Мир коряво плыл перед глазами. Будто рука безумца смешала все краски в огромной палитре и грязными, суматошными кляксами раскидала вокруг. Реальность тряслась в жаркой дымке летнего полудня. И даже промозглая весна за окном, серый снег и дождь, стучащие по стеклу, не умаляли этот жар.

Аврора ненавидела температуру, она каждый раз грозила иссушить мозги. Самое мерзкое последствие удачной охоты, или ее собственной неосторожности.

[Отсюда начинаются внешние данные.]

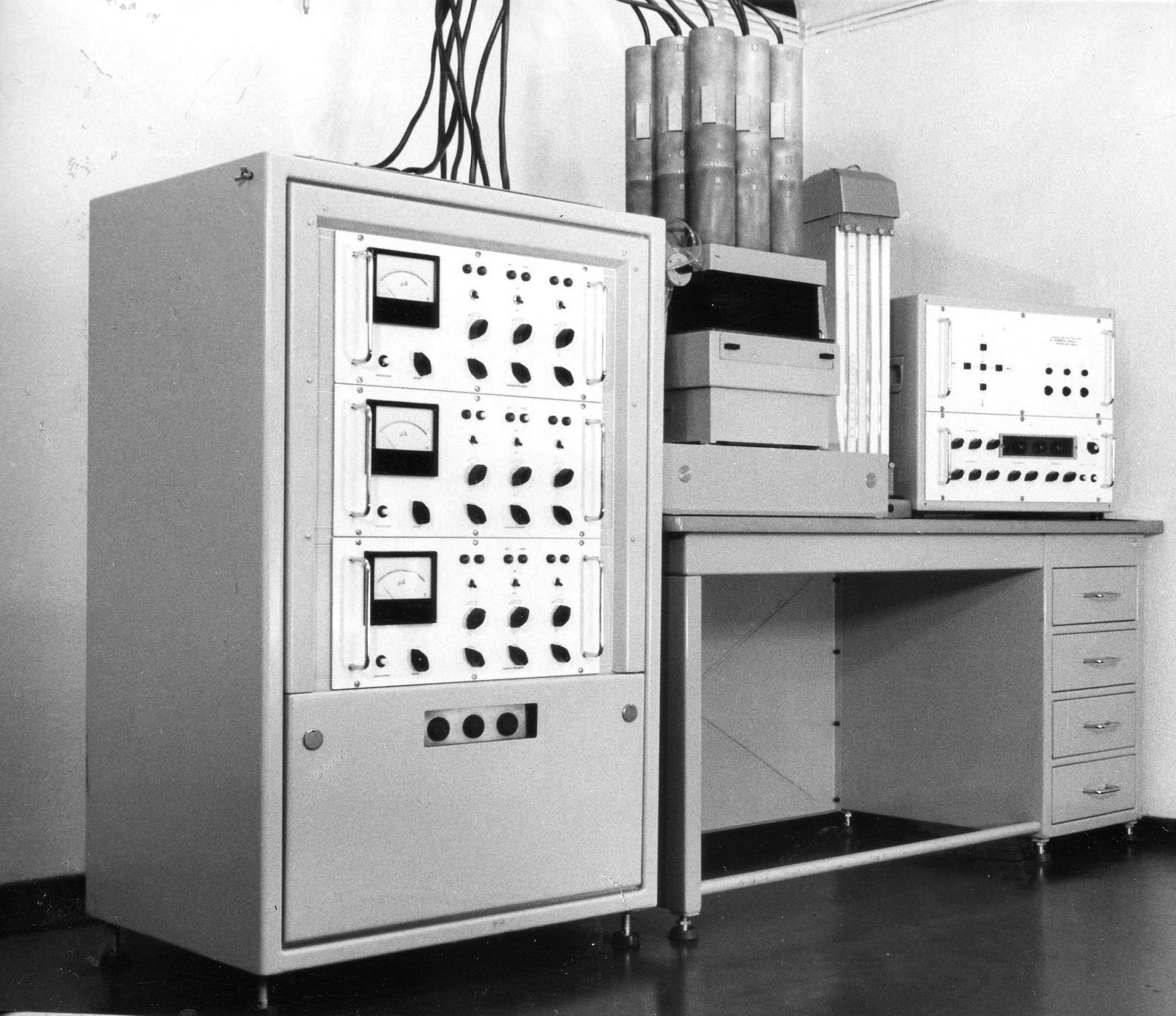 Prototyp des in der Arbeitsstelle für Molekularelektronik Dresden entwickelten vollautomatischen 9-fachen Fotorepeaters ANR

Теперь она заливала липким потом старую простыню и тихо постанывала, или ей только казалось, что тихо. Повезло, что в крохотной квартирке она жила почти одна.

Кровать стояла у окна, закрытого тяжелыми, пыльными шторами так плотно, что невозможно было разобрать, день или ночь царит на улице. Мокрые длинные волосы облепили лицо, за пару дней в постели они спутались так, что их еще год не прочешешь – проще и не начинать пытаться. Толстое одеяло, пережившее не одно десятилетие, она сжимала в руках, еще сильнее исхудавших за пару голодных дней. Бледная сухая кожа обтянула пальцы так, будто под ней были лишь кости.

Но раз в день Аврора находила в себе силы улыбаться. Целую минуту она пустыми глазами смотрела в потолок и растягивала уголки рта. Во время болезни кожу особенно сушило, и, если не разрабатывать ее, шрам, пересекавший лицо ото лба, через правый глаз и щеку, до самого подбородка, навсегда лишит ее улыбки.

А возможность саркастично ухмыляться Аврора ценила. Поэтому старательно растягивала рот, глядя в потолок и жалея, что там нет зеркала. Зрелище, должно быть, то еще.